I called Detonix today. There is no answer and no phone mail. I looked up the website, and it is down. Are they still in business?


----------



## Mike Barham (Mar 30, 2006)

Old Padawan said:


> I called Detonix today. There is no answer and no phone mail. I looked up the website, and it is down. Are they still in business?

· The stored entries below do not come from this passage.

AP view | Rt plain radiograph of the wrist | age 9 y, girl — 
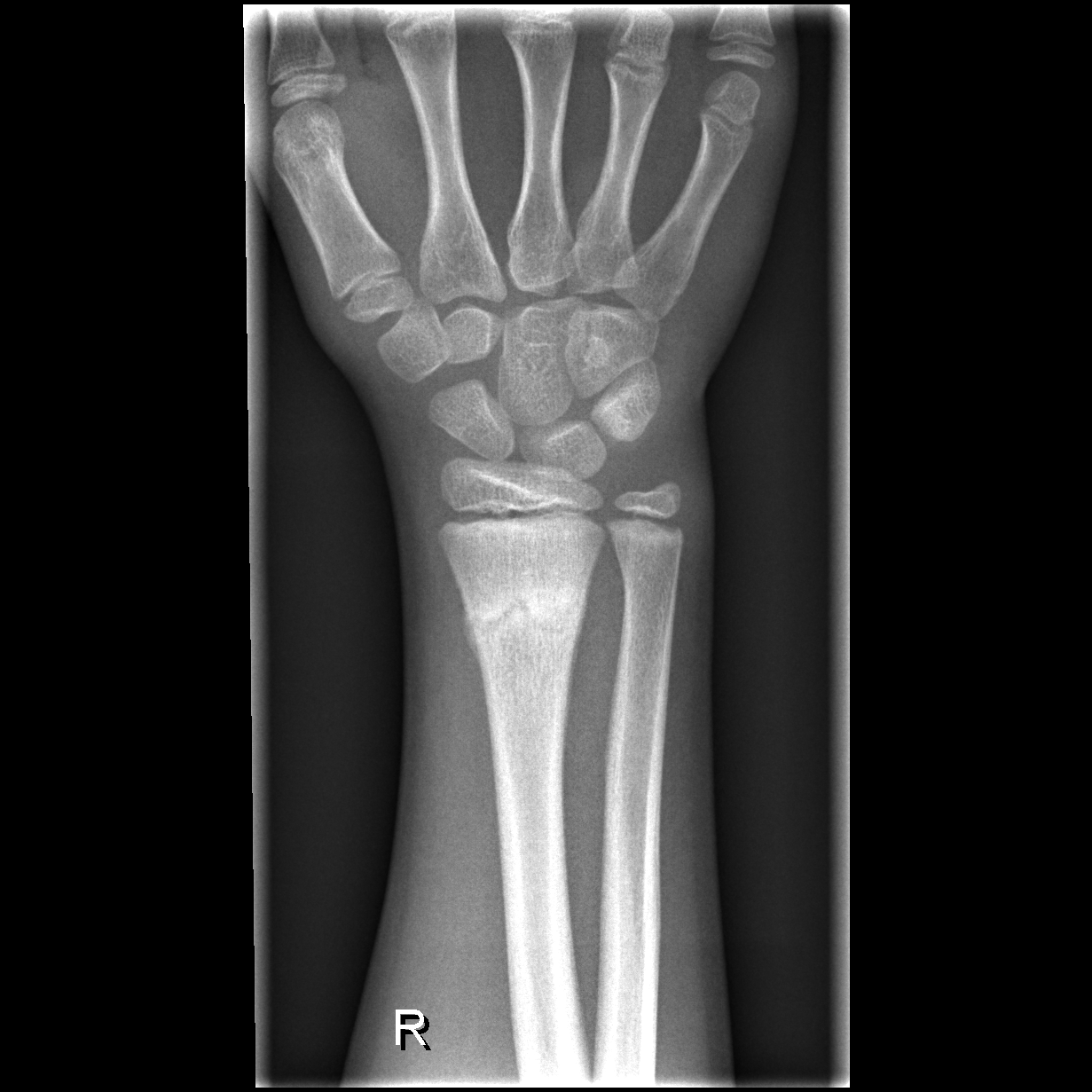 FINDINGS: Bone fracture: 460 574 588 657. One periosteal thickening at 454 575 486 688. Fracture classified AO/OTA 23r-M/3.1.
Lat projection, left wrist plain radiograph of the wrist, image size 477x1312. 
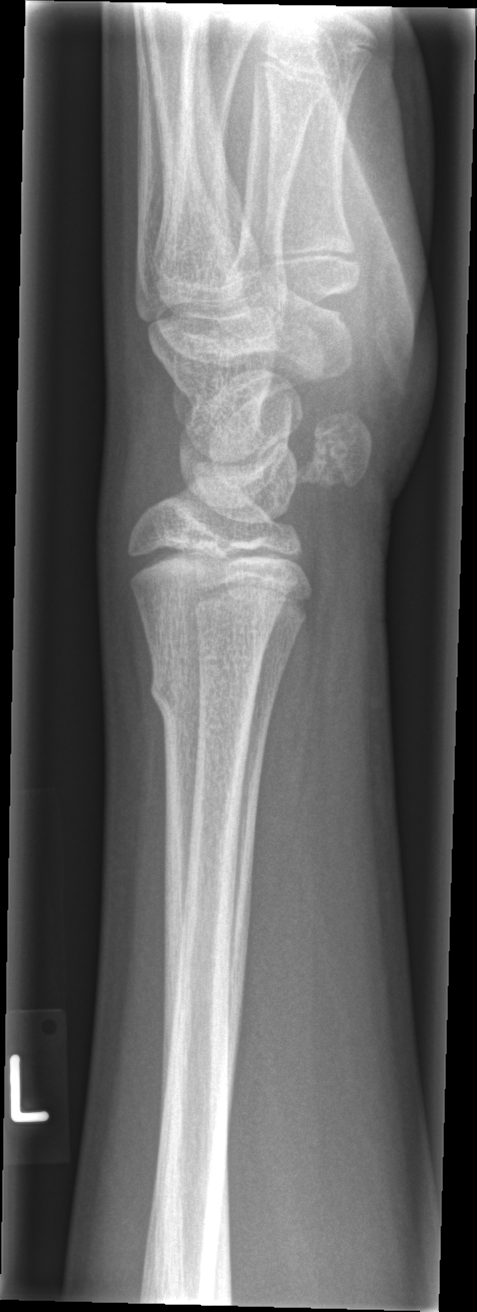

Bounding boxes in image-pixel xyxy. One bone fracture at 142 663 267 727.
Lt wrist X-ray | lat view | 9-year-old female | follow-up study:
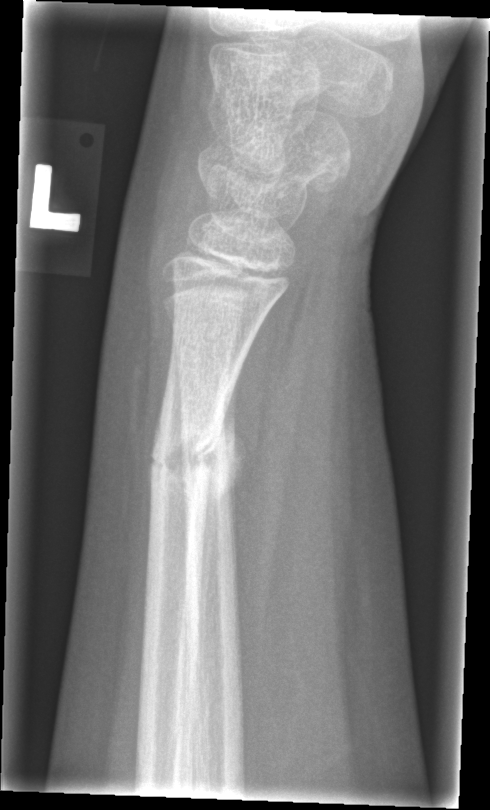 Periosteal thickening identified at 194 338 254 712.
Osteopenia.
Fx — 145 419 237 503.
AO/OTA classification: 23-M/3.1.
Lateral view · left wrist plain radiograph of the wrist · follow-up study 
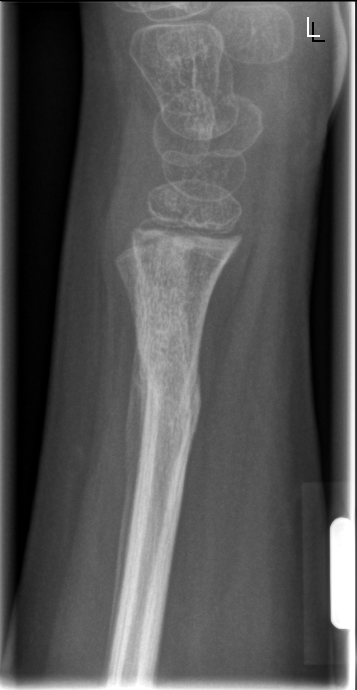

AO classification = 23-M/3.1
Fx = [x1=129, y1=345, x2=203, y2=432]
periosteal reaction = 1 @ [x1=105, y1=334, x2=148, y2=685]
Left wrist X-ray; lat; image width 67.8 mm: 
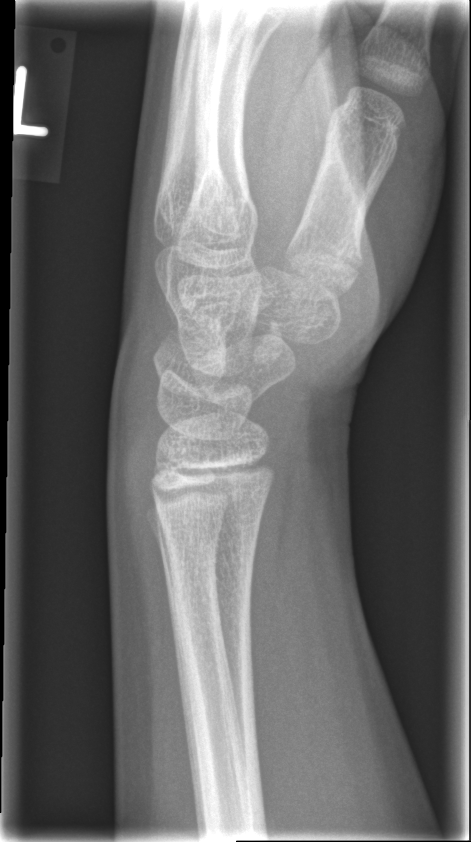
Fracture: none labeled.
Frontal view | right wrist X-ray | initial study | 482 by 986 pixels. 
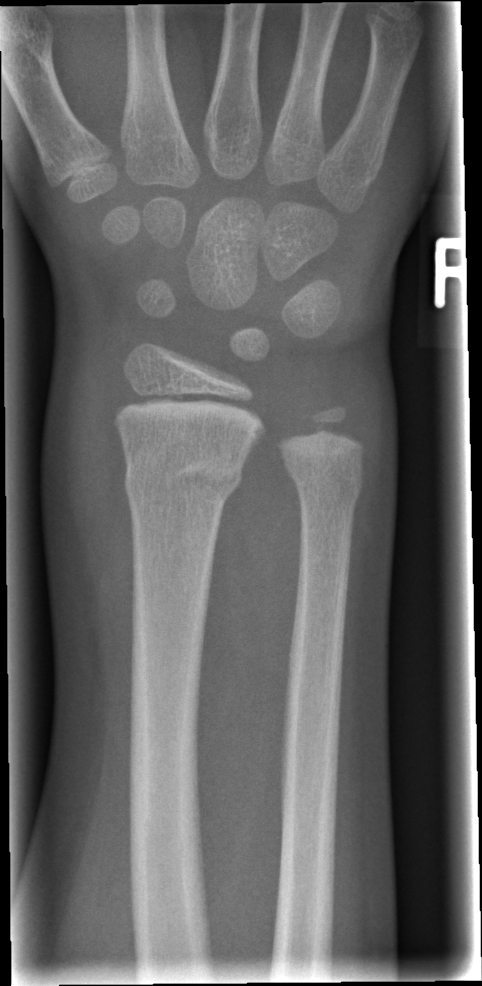

soft-tissue finding: 1 @ (47, 319, 135, 674)
bone fracture: 2 @ (121, 449, 250, 504), (284, 460, 366, 509)
AO classification: 23-M/2.1
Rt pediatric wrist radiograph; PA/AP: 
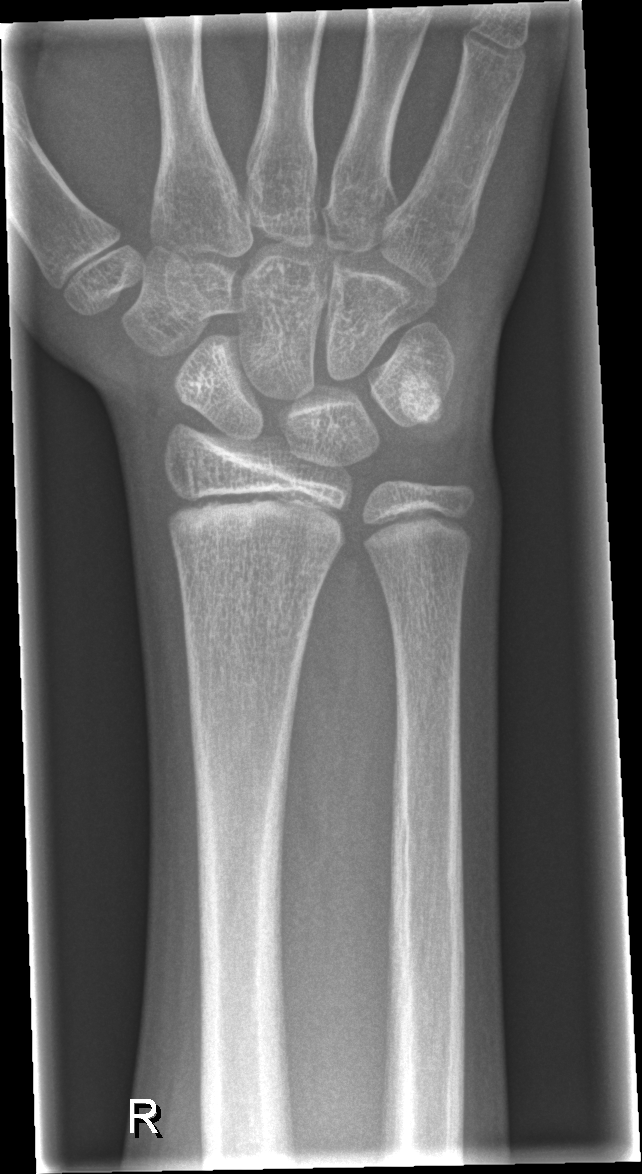 Q: Any fracture seen?
A: Fx present but not clearly seen in this view
Q: AO code?
A: Fracture classified AO/OTA 23r-M/2.1
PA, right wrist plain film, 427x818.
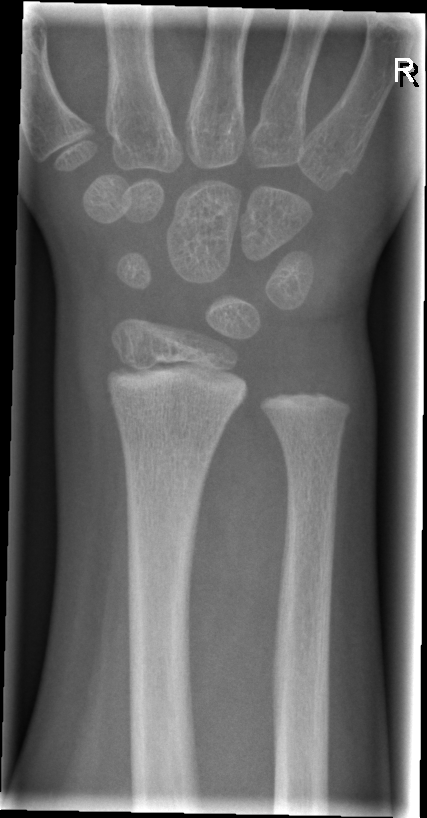 FINDINGS — No fracture bounding box.
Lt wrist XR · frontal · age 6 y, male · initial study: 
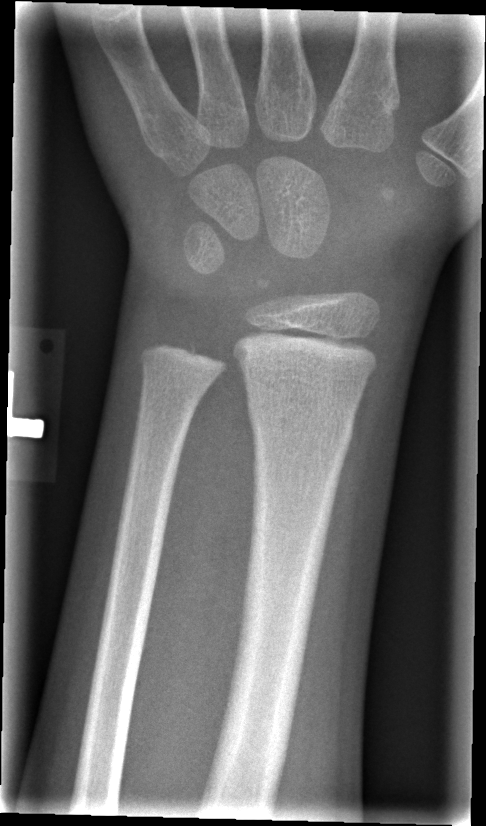
FINDINGS: Bone fracture — [x1=245, y1=408, x2=359, y2=459]. Fracture classified AO/OTA 23r-M/2.1.
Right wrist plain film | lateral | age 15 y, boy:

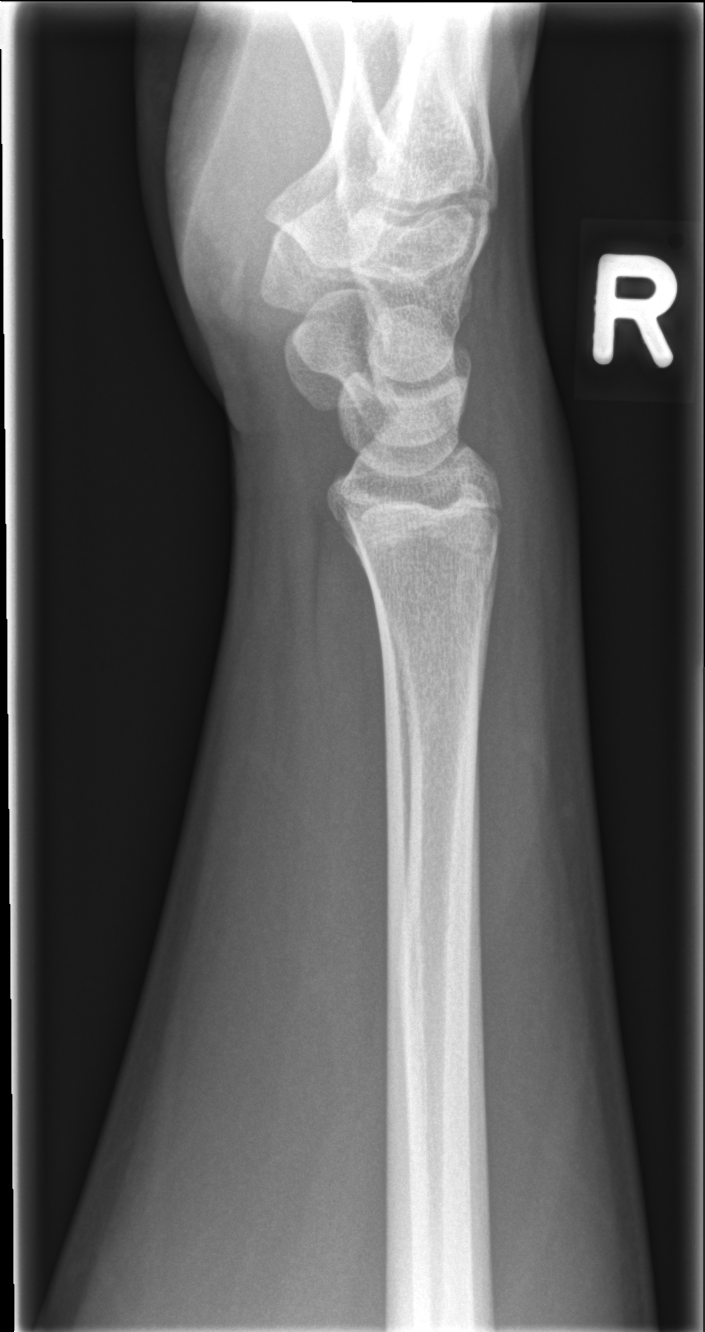 FINDINGS — No Fx annotated. Soft-tissue finding — <475,289>-<590,714>.
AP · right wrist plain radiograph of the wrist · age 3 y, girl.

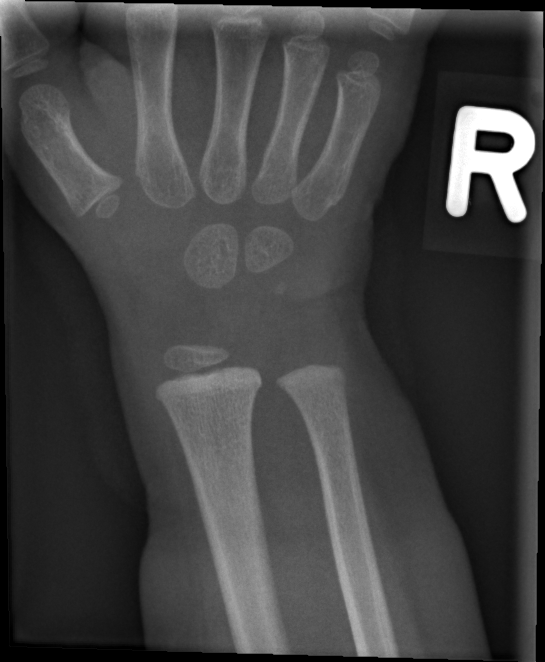

- Fx: none.
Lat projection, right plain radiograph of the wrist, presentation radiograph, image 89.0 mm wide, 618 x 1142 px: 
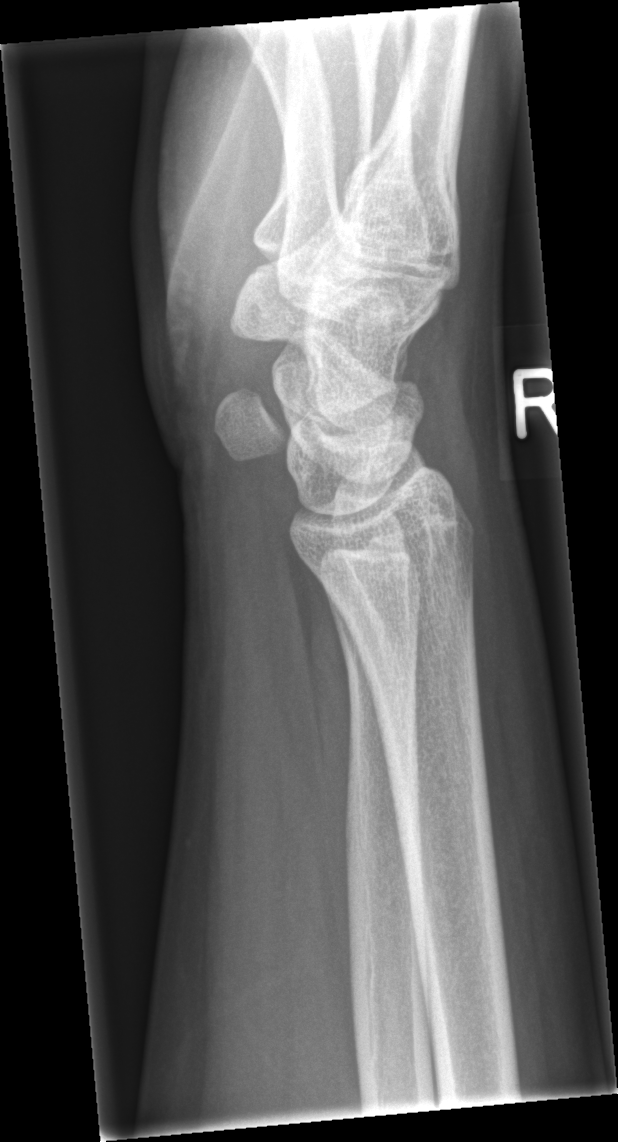
Fx = none labeled
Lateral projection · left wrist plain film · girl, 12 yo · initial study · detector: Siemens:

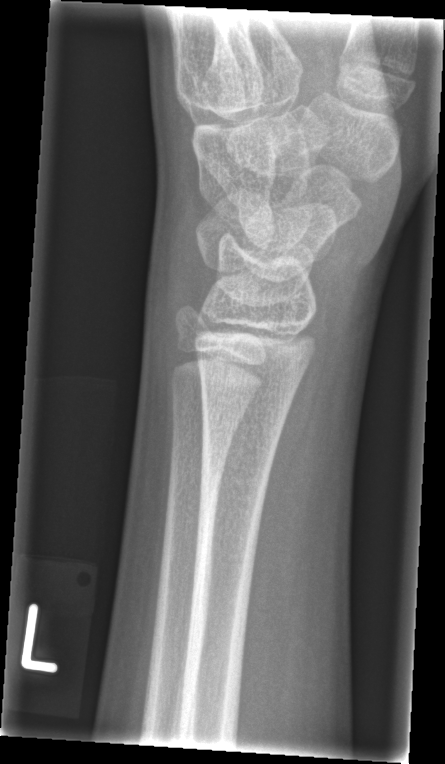 * Fx: none.
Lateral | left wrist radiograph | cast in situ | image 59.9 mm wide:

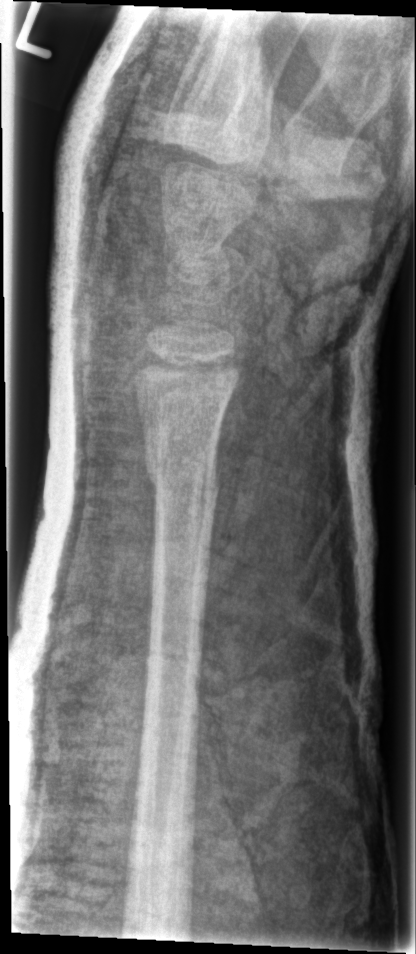

FINDINGS: AO/OTA classification: 23r-M/3.1. Fracture — <140,442>-<225,516>.
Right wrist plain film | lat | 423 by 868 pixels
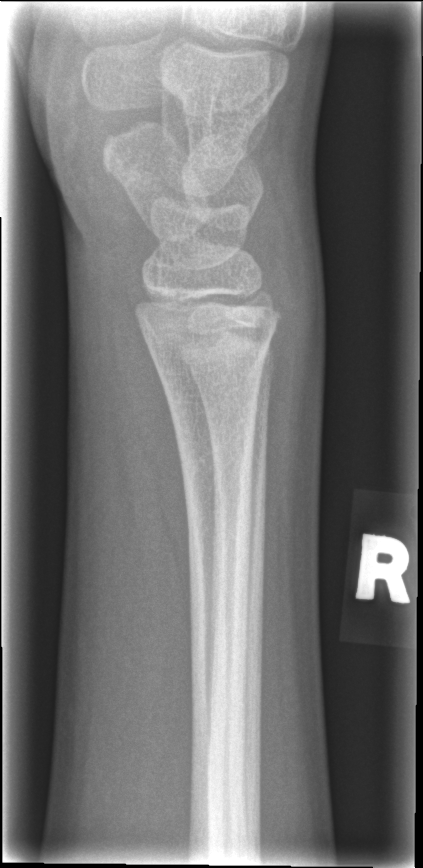 Fx: none.
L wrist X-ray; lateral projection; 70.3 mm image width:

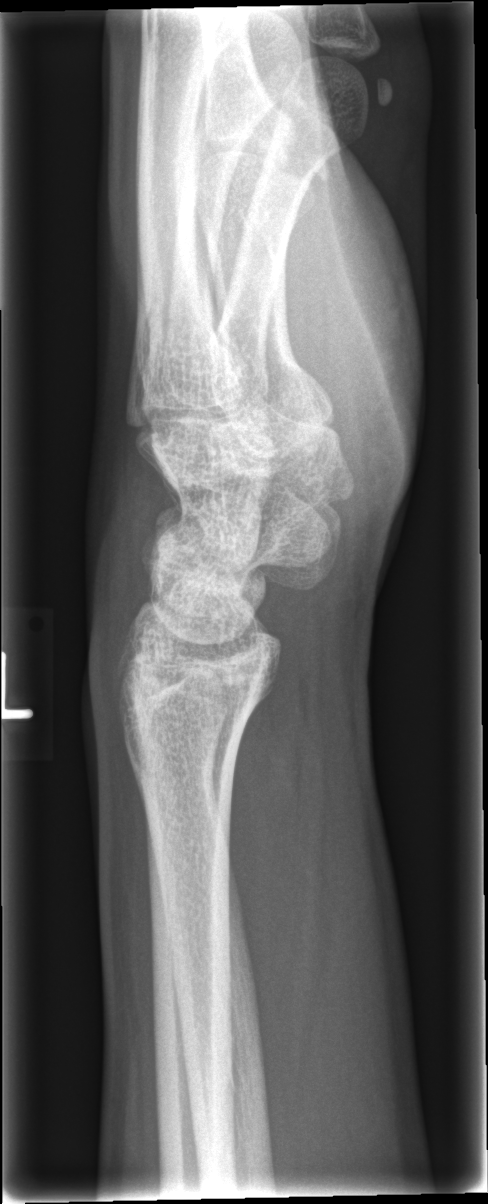 FINDINGS: No Fx annotated.

Wouldn't be the first time Detonics went out of business.


----------



## Shipwreck (Jan 26, 2006)

I read on another forum a week or two ago that the pres of the company had some ATF problems. He may be looking at prosecution and was leaving the company. Supposedly, some other people were going to try to keep running the company.

All I know.


----------



## rachilders (Oct 25, 2006)

I just checked the Detonic's USA website and it said the site was being revamped. I don't know if this is a way of closing the site without causing speculation or the site is ACTUALLY being overhauled. It is unusual for a high profile company to simply shut down a web site for weeks at a time these days without an alternate site being available or the old site working at a reduced capacity until the new site is up and running.


----------



## Vom Kriege (May 5, 2006)

_Shooting Gallery_ just did a profile on them a few weeks ago. The company is based about 30 minutes or so from my home. I haven't seen anything in the local press about them having troubles.


----------



## Mike Barham (Mar 30, 2006)

I read today that Detonics USA is changing locations. Apparently 176 guns have gone missing. BATFE is investigating, and Jerry Ahern is no longer associated with the company.

The Detonics name seems to be under a perpetual cloud. This latest incarnation never gave me a warm fuzzy, anyway, since the whole thing was sort of colored by association with Mr. Ahern's cartoonish "Survivalist" pulp fiction of two decades ago.


----------